A l’heure où la France se
mobilise pour donner un avenir
à son industrie, nous avons
recueilli la vision d’une femme
qui, au travers de l’association
Femmes Ingénieurs, s’engage
en faveur de la mixité au sein
des entreprises… pour leur plus
grand profit.
Membre de la société des
Ingénieurs et scientifiques
de France (IESF), Femmes
Ingénieurs est une association à but
non lucratif (loi 1901) créée en 1982
pour encourager la mixité dans les
sciences et l’ingénierie. Partout en
France, cette association fait la promotion
des métiers d’ingénieur auprès
des jeunes filles dans le monde de
l’éducation et de l’enseignement supérieur
et elle assure aussi la promotion
des femmes ingénieurs et scientifiques
dans les conseils d’administration.
Dans l’Industrie du Futur, les
technologies de l’information
occupent une place prépondérante.
N’est-ce pas l’occasion
pour les femmes de trouver là,
des débouchés prometteurs
pour leur carrière ?
Ce que l’on observe dans l’industrie est
l‘exacte reproduction de ce qui existe
désormais dans la vie de tous les jours.
On veut que l’information soit disponible
immédiatement partout. Qu’elle
ne soit plus la propriété d’une machine
ou d’une personne mais au contraire,
un bien de la communauté qui soit
accessible à tout instant.
S’agissant des métiers liés au numérique,
on peut faire un premier constat. Dans
les années 70 et 80, on trouvait 20 % de
femmes dans les écoles d’ingénieurs en
informatique, alors qu’elles ne comptent
aujourd’hui que pour 11 % de leurs
effectifs. C’est caractéristique de notre
culture occidentale : cette industrie
ayant acquis ses lettres de noblesse, il y
a une tendance à pousser les hommes
vers ces métiers. Une résurgence de la
culture collective qui veut que l’homme
occupe les avant-postes.
En terme d’apprentissage, les femmes
ont autant de compétences, sinon plus
puisque leur taux de réussite dans les
baccalauréats scientifiques est plus
élevé. Chez Google, on trouve 79 %
d’hommes dans les postes à responsabilité
et 72 % chez Apple. Et dans l’industrie
en général, les femmes sont plus présentes dans les effectifs opérationnels
que dans les équipes managériales.
On rencontre en moyenne 28 % de
jeunes femmes dans les écoles d’ingénieurs
mais seulement 15 % d’entre elles
sont dans l’électronique et l’informatique.

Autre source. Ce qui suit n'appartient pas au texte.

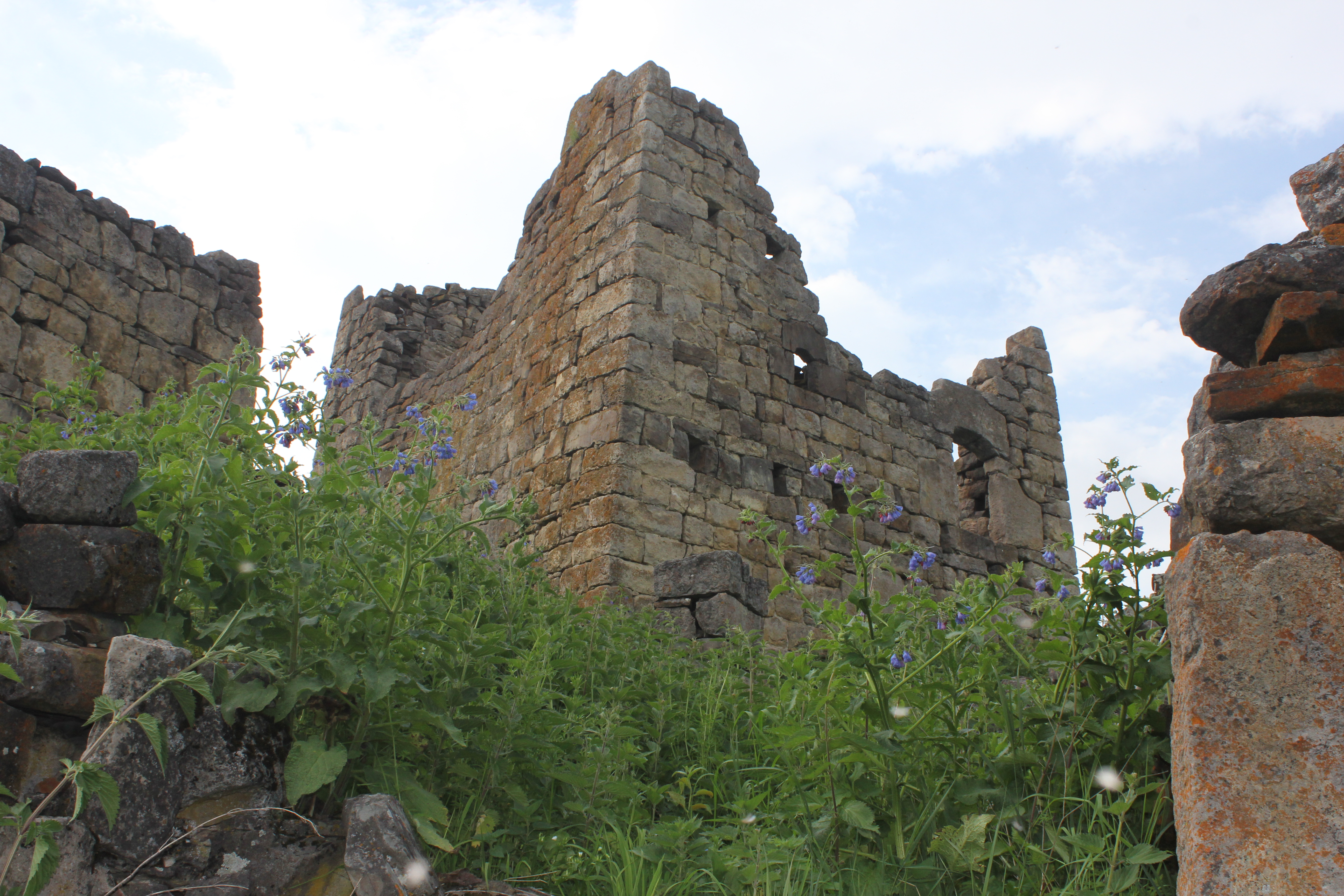 Жилая башня в селении Т1ийста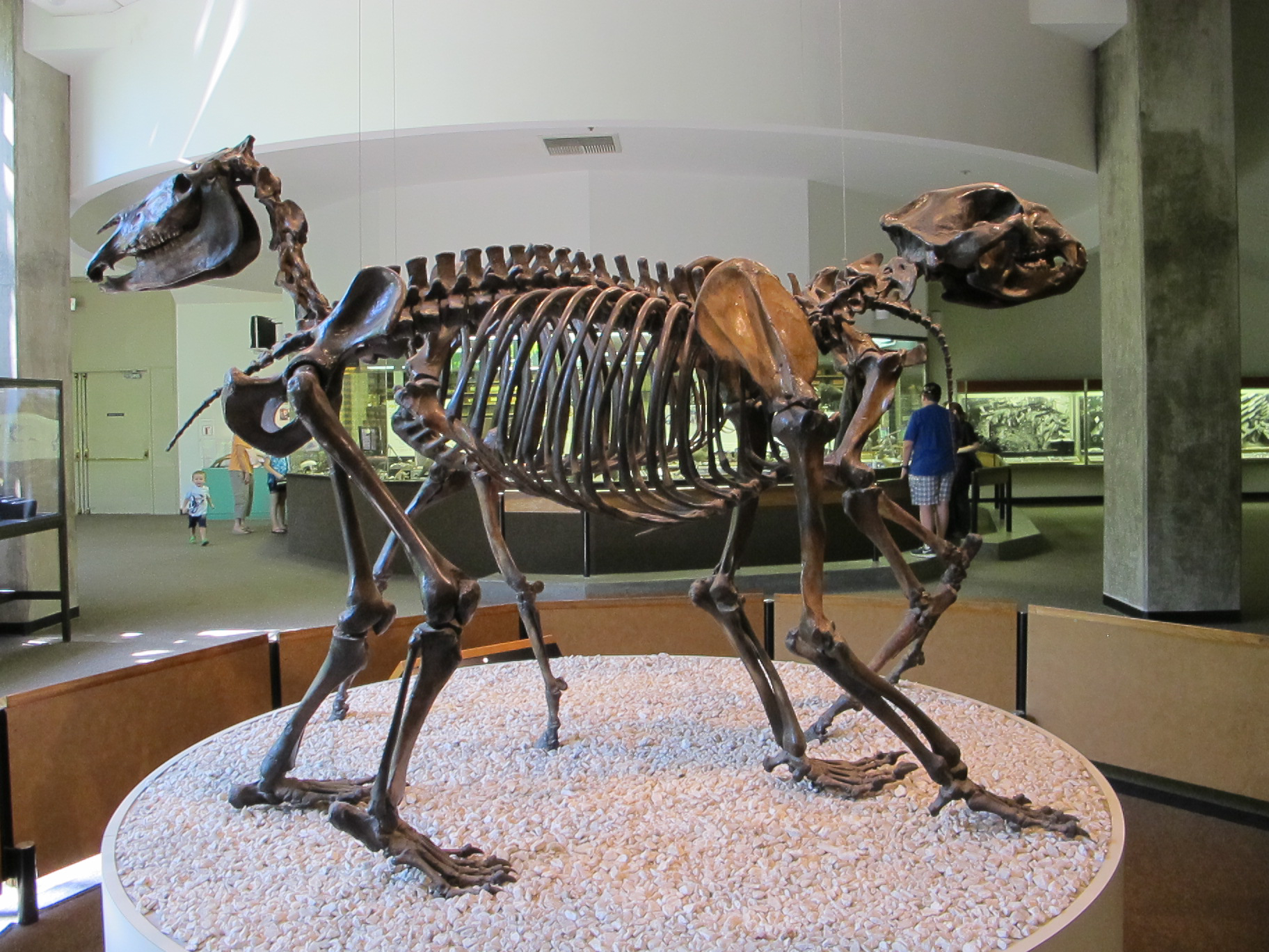 La Brea Tar Pits, Los Angeles

L’électrotechnique et les automatismes
n’en attirent que 4 %. Un filtrage
s’opère à chaque passage d’orientation
puisque jusqu’en Terminale S, on trouve
50 % de jeunes filles… après, force est
de constater que l’industrie en Occident
reste un monde d’hommes.
L’Industrie du Futur traque
toutes les pistes permettant
d’optimiser la production… en
la matière des équipes mixtes
sont-elles plus performantes que
celles qui ne le sont pas ?
La série d’études Women Matter
menées par McKinsey depuis 2007, a
montré une corrélation entre la mixité
au sein des instances dirigeantes des
entreprises et une meilleure performance.
On reste encore aujourd’hui très loin de
la parité dans les entreprises en générale
et dans l’industrie en particulier. Pour
l’heure, on considère qu’une équipe de
travail est mixte lorsque le sexe le moins
bien représenté, compte pour 30 %
de son effectif. Les femmes sont par
exemple, toujours sous représentées au
sein des directions générales des entreprises.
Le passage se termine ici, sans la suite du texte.